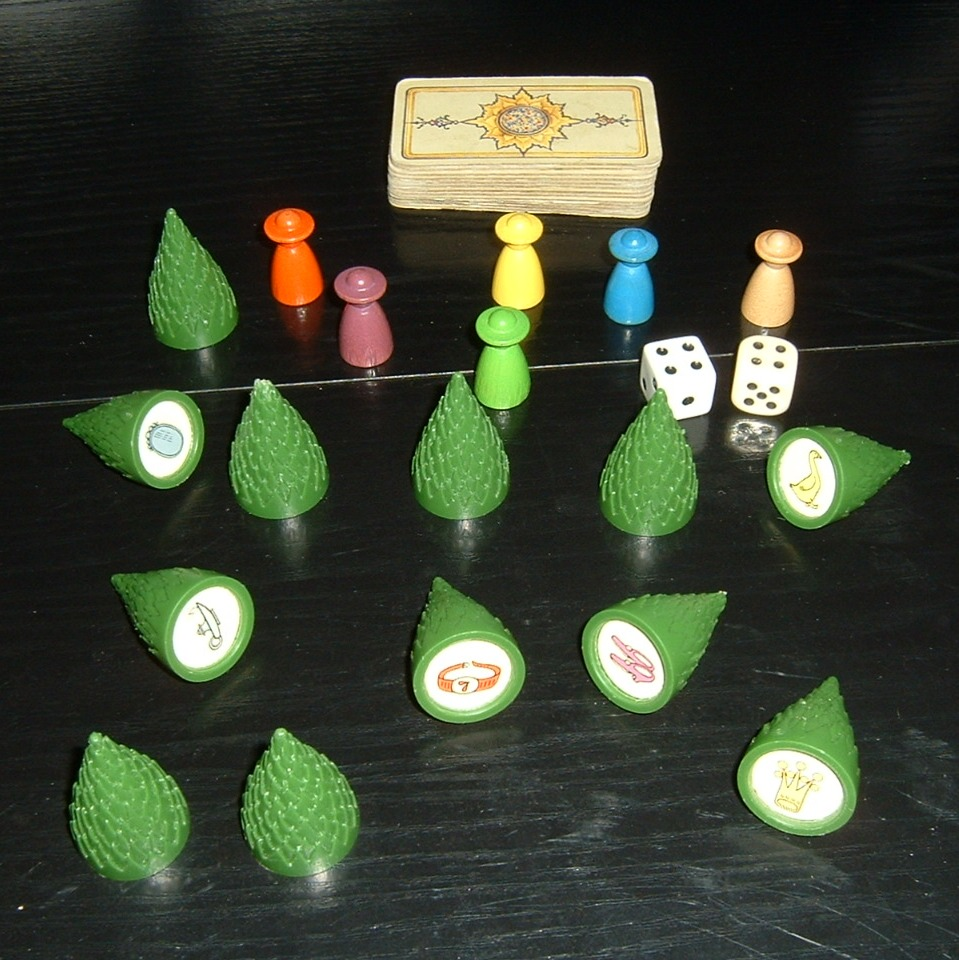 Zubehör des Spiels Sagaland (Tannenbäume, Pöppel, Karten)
========
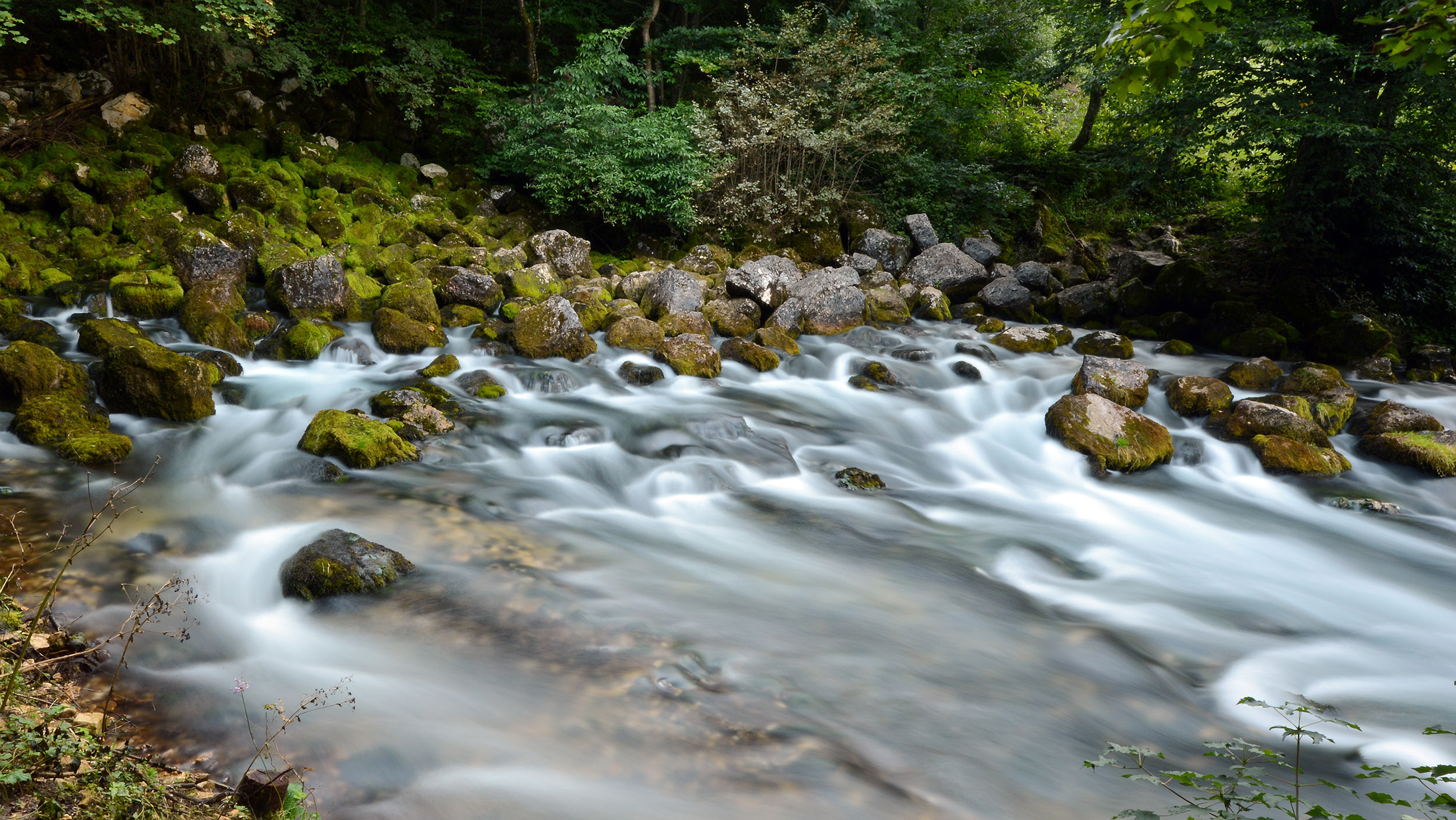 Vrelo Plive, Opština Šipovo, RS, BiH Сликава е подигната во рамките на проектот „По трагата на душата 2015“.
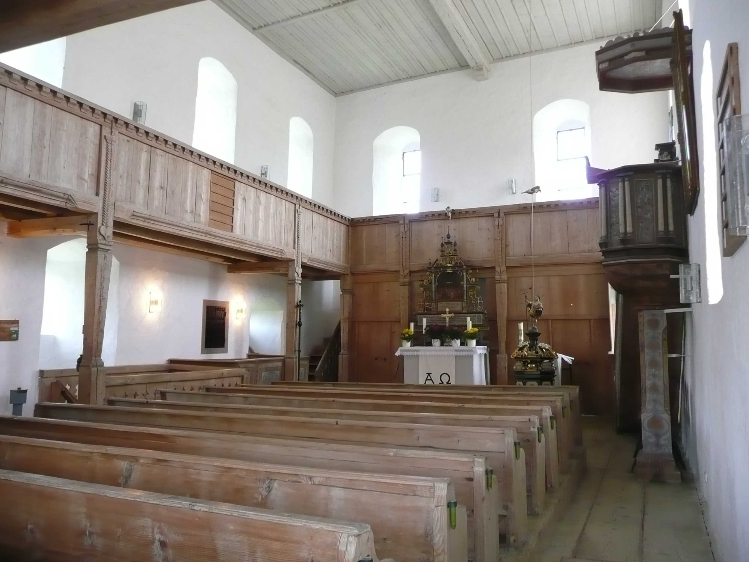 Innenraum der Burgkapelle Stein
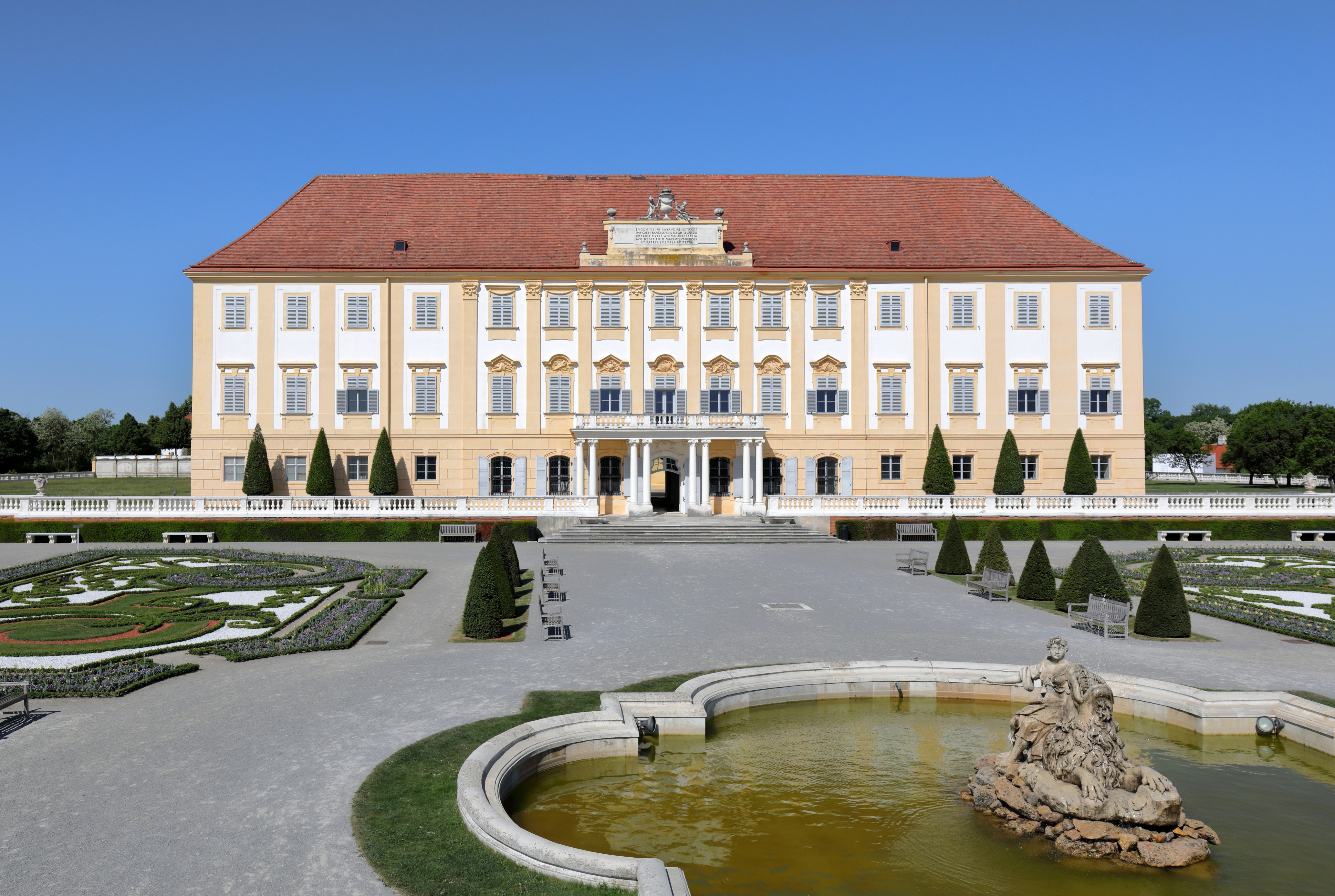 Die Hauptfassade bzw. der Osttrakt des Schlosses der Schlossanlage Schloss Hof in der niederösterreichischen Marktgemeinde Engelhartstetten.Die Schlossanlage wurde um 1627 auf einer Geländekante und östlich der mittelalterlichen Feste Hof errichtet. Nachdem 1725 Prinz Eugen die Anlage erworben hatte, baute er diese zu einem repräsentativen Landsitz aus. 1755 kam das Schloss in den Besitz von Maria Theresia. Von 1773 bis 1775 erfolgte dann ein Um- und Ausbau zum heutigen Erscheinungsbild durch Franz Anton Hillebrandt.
========
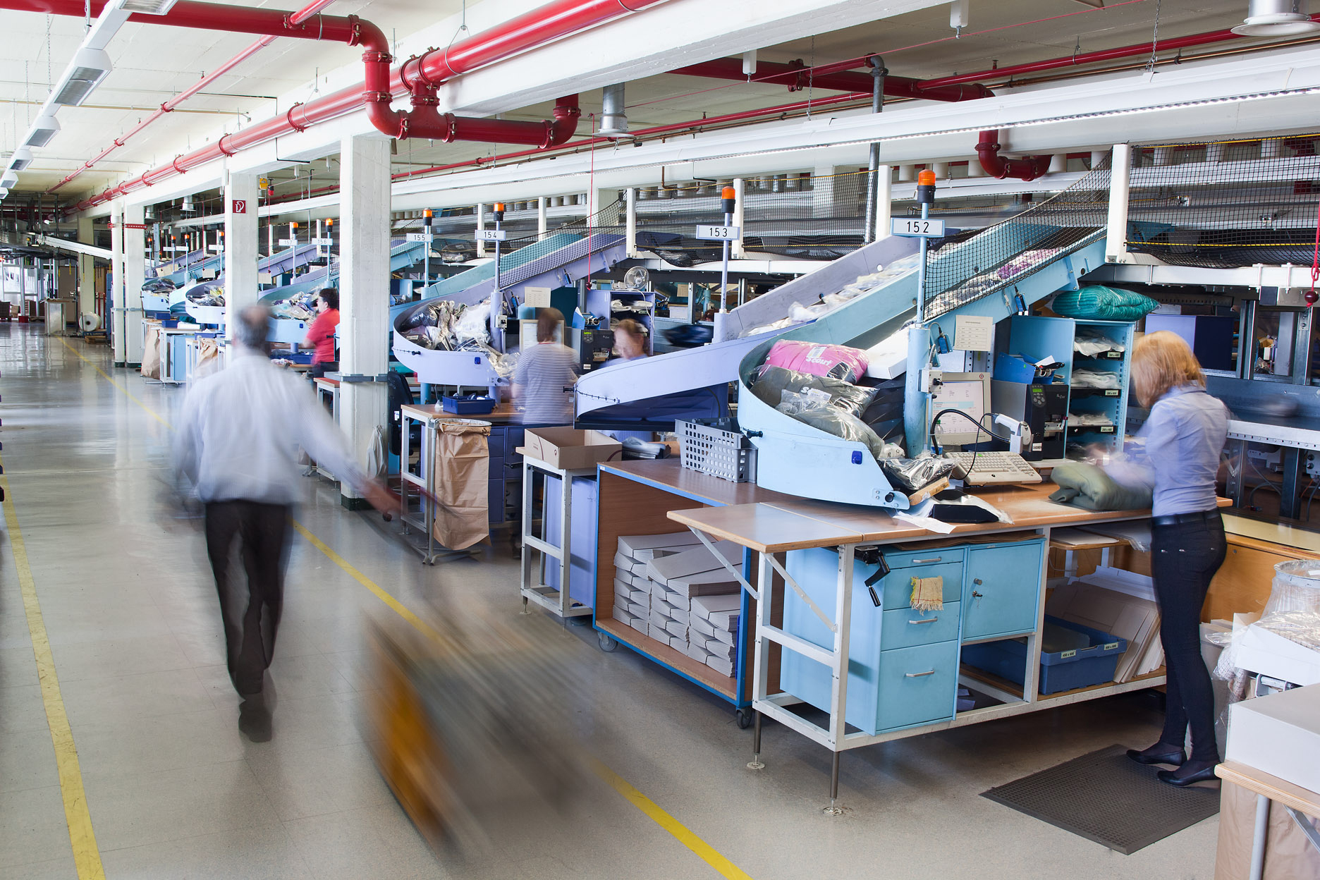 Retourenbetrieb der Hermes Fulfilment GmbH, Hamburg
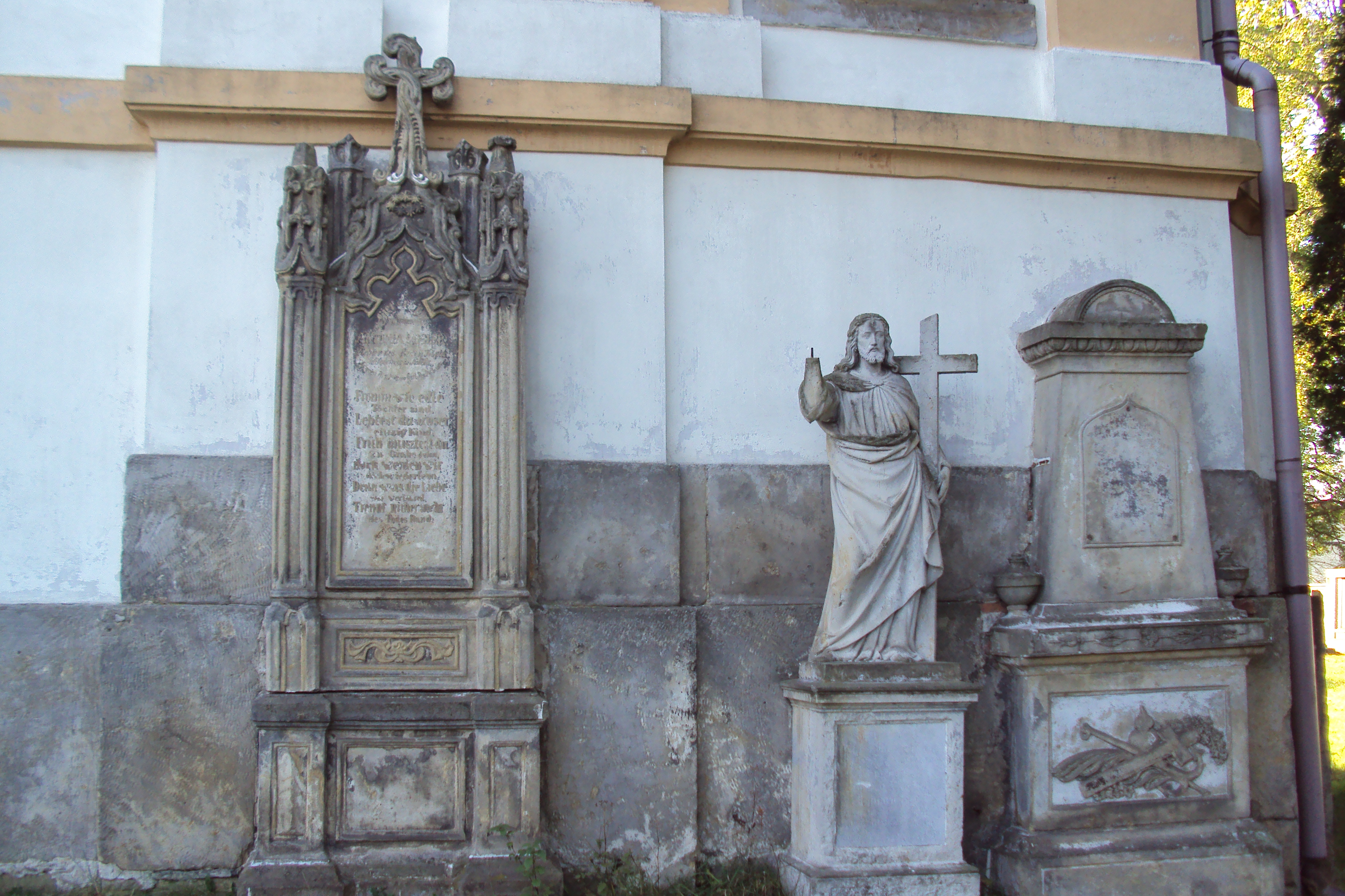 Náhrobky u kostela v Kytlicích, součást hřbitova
========
▶ _PROMPT_: Above are some records. Output exactly the lines from the one that contains "Vrelo Plive, Opština" to the one that contains "Die Hauptfassade bzw.", keeping both, and omit the pictures.

▶ _RESPONSE TO THE TASK_:
 Vrelo Plive, Opština Šipovo, RS, BiH Сликава е подигната во рамките на проектот „По трагата на душата 2015“.
 Innenraum der Burgkapelle Stein
 Die Hauptfassade bzw. der Osttrakt des Schlosses der Schlossanlage Schloss Hof in der niederösterreichischen Marktgemeinde Engelhartstetten.Die Schlossanlage wurde um 1627 auf einer Geländekante und östlich der mittelalterlichen Feste Hof errichtet. Nachdem 1725 Prinz Eugen die Anlage erworben hatte, baute er diese zu einem repräsentativen Landsitz aus. 1755 kam das Schloss in den Besitz von Maria Theresia. Von 1773 bis 1775 erfolgte dann ein Um- und Ausbau zum heutigen Erscheinungsbild durch Franz Anton Hillebrandt.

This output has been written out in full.